(Records excerpted from a collection)
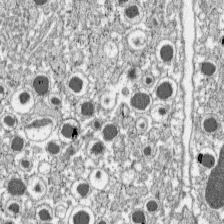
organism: C57BL Mouse
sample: Pancreatic islet
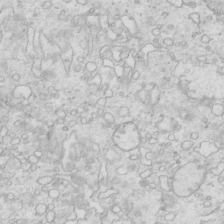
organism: Mouse
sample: Multiciliated cells
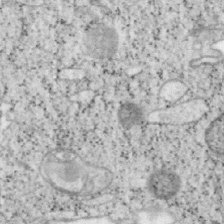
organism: Mouse
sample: OT-I killer T cells with ID8 ovarian cancer cells
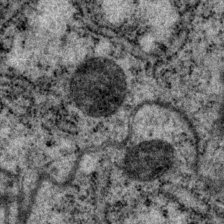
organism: P. pacificus
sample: Pharynx
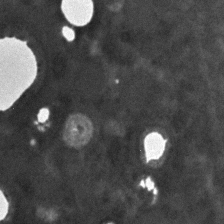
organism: C. elegans
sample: C. elegans embryo
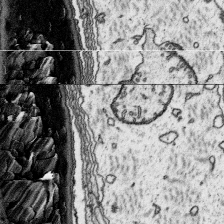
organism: Platynereis dumerilii
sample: Parapodia
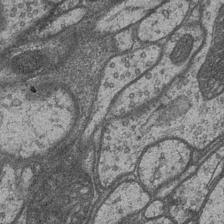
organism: Drosophila
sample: Optic medulla
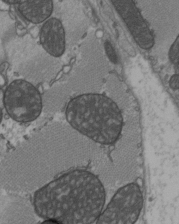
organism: C57BL Mouse
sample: Heart
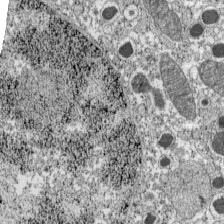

## Work required
Can you restate all the records above word for word while dropping the pictures?

## Reply to the task
organism: C57BL Mouse
sample: Pancreatic islet
organism: Mouse
sample: Multiciliated cells
organism: Mouse
sample: OT-I killer T cells with ID8 ovarian cancer cells
organism: P. pacificus
sample: Pharynx
organism: C. elegans
sample: C. elegans embryo
organism: Platynereis dumerilii
sample: Parapodia
organism: Drosophila
sample: Optic medulla
organism: C57BL Mouse
sample: Heart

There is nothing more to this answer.